18 Arc III Summary

The interpretability toolkit: what each technique does and when to use it

Congratulations!

You’ve completed Arc III: Techniques. Before moving to Arc IV (Synthesis), consolidate your understanding of the interpretability toolkit.

18.1 The Big Picture

You now have a complete methodology for reverse-engineering neural networks:

flowchart LR
    subgraph ARC3["Arc III: The Toolkit"]
        A9["Chapter 9<br/>SAEs"] --> A10["Chapter 10<br/>Attribution"]
        A10 --> A11["Chapter 11<br/>Patching"]
        A11 --> A12["Chapter 12<br/>Ablation"]
    end

18.2 Key Concepts to Remember

18.2.1 From Chapter 9: Sparse Autoencoders

SAEs decompose polysemantic activations into monosemantic features
Architecture: Overcomplete (more latent dims than input) + sparse (most are zero)
Training: Reconstruction loss + sparsity loss (L1 penalty)
Trade-off: More sparsity → more interpretable, but worse reconstruction

18.2.2 From Chapter 10: Attribution

Attribution decomposes the output into per-component contributions
Key insight: The logit is a sum, so we can see what each component added
Logit lens: Peek at intermediate predictions by applying unembedding early
Limitation: Attribution shows correlation, not causation

18.2.3 From Chapter 11: Activation Patching

Patching proves causation by surgically replacing activations
Clean/corrupted paradigm: Two inputs, one correct, one wrong
Patch from clean → corrupted: If output recovers, component is causal
Path patching: Trace specific information flows between components

18.2.4 From Chapter 12: Ablation

Ablation removes a component entirely and measures the effect
Zero ablation: Set to zero (simple but can cause distribution shift)
Mean ablation: Set to dataset mean (preserves magnitude, removes specificity)
Resample ablation: Replace with value from different input (preserves distribution)

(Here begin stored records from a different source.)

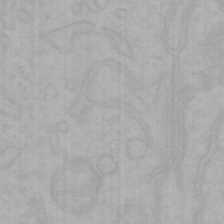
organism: Mouse
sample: Choroid plexus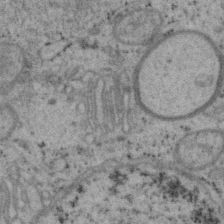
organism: Human
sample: HeLa cells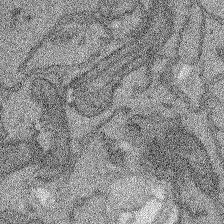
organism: Human
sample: HeLa cells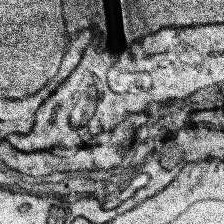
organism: Human
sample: Temporal Lobe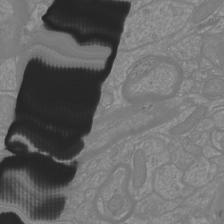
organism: Mouse
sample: Cortical neurons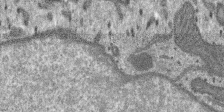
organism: Human
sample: Lung epithelial cells infected with SARS-CoV-2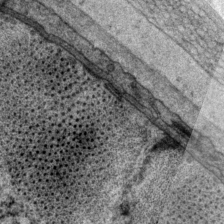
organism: P. pacificus
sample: Pharynx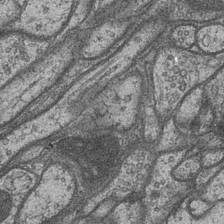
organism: Drosophila
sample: Optic medulla

18.3 The Interpretability Pipeline

flowchart TD
    subgraph DISCOVERY["Phase 1: Discovery"]
        SAE["SAE Feature Extraction<br/>What concepts exist?"]
        ATTR["Attribution<br/>What correlates with output?"]
    end

    subgraph VALIDATION["Phase 2: Validation"]
        PATCH["Patching<br/>What causes the behavior?"]
        ABL["Ablation<br/>What's necessary?"]
    end

    subgraph RESULT["Phase 3: Understanding"]
        CIRCUIT["Circuit Description<br/>Features + Connections + Roles"]
    end

    SAE --> ATTR
    ATTR --> PATCH
    PATCH --> ABL
    ABL --> CIRCUIT

18.4 When to Use Each Technique

Technique	Question Answered	Cost	Use When
SAE	What concepts exist here?	Training time	You want interpretable features
Attribution	What contributed to this output?	1-2 forward passes	Generating hypotheses
Patching	Is this component causally necessary?	~100 passes/component	Testing hypotheses
Ablation	What happens without this component?	1 pass/component	Finding minimal circuits

18.5 Self-Test: Can You Answer These?

1. Why use attribution before patching?

Cost efficiency. Attribution requires only 1-2 forward passes to identify all component contributions. Patching requires ~100 passes per component. Use attribution to narrow from 144 attention heads to the top 10 candidates, then patch only those.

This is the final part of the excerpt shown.